Move logic to minimize mounts for multi-copy tape pool recalls out of scheduler logic
Introduction
On May 2020, the the following issue was created with the request to minimize mounts for multi-copy tape pool recalls:
This was achieved by selecting the tape based on the number of days since the epoch.
This guarantees that files with replicas on similar tapes will be forwarded to the same queue (if recalled on the same day), while also guaranteeing that there is an healthy daily rotation in the selection of tapes:
However, during my work on issue #77 (closed), I found that this solution has a few problems:
Problem 1:
It invalidates the logic that explicitly selects a vid, when this is specified in the protobuf (link to code). This should be done before any pruning of the tape file list, not after. Otherwise, it may miss any copies in the tapes that were excluded from the list.
Problem 2:
It interferes with the pre-existing logic that selects the best queue for retrieve (Helpers::selectBestRetrieveQueue(..)
):
This function already implements an algorithm to select the best tape copy. This is based on tape/queue attributes (such as current state), and on queue statistics. The queue statistics are particularly useful, because they allow us to select the queue with more requests, and thus optimize the retrieve speed.
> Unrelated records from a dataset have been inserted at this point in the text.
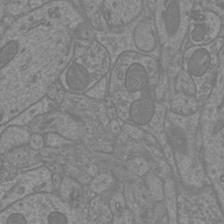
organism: Mouse
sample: Cortical neurons
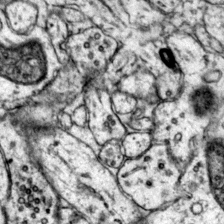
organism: Mouse
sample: Primary visual cortex
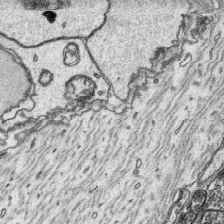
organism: Platynereis dumerilii
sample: Parapodia
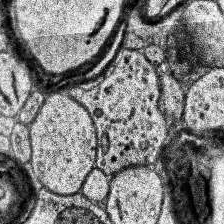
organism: Human
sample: Temporal Lobe
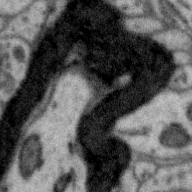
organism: Zebra finch
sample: Brain
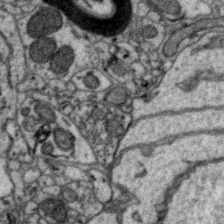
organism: Zebra finch
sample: Brain
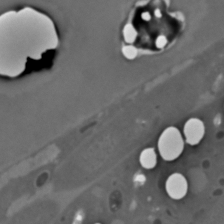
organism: C. elegans
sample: C. elegans embryo
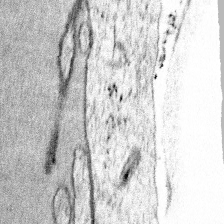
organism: Human
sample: HeLa cells
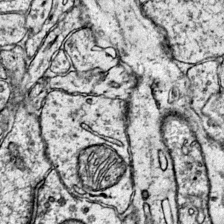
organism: Mouse
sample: Primary visual cortex
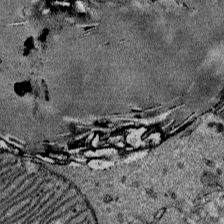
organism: Mouse
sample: Mouse Salivary gland
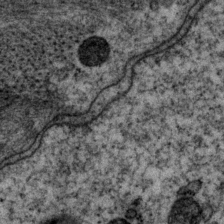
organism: P. pacificus
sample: Pharynx
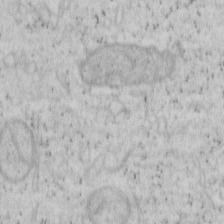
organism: Human
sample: HeLa cells
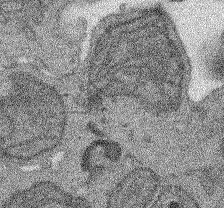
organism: Human
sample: HeLa cells
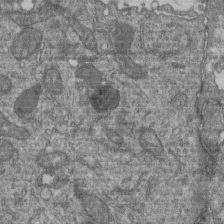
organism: Human
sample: Retinal organoid Rod and Cone cells
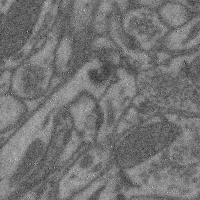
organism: Mouse
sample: Cerebral cortex
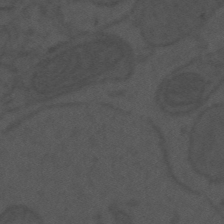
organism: Mouse
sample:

If we do a premature pruning of the vids - as is done now - we will not be able to take advantage of these optimisations.
The function Helpers::selectBestRetrieveQueue(..)
is called here and the queue stats are updated here.
NOTE: The logic to update the stats is asynchronous. I think this explains why the requests mentioned on CTA-old#777 (closed) ended up in different queues: by the time the second request was being processed, the stats were not updated yet.
Problem 3:
For my work on #77 (closed) I need to modify Helpers::selectBestRetrieveQueue(..)
. These changes will have no effect if the vid list is already pruned.
Proposed solution
Fortunately, there seems to be a simple solution.
The Helpers::selectBestRetrieveQueue(..)
will select the best queue based on the statistics. If multiple queues have the same weight, then one will be selected at random:
This is where we should move the logic of CTA-old#777 (closed).
Instead of selecting a vid at random, we should order them and select one based on the number of days since the epoch.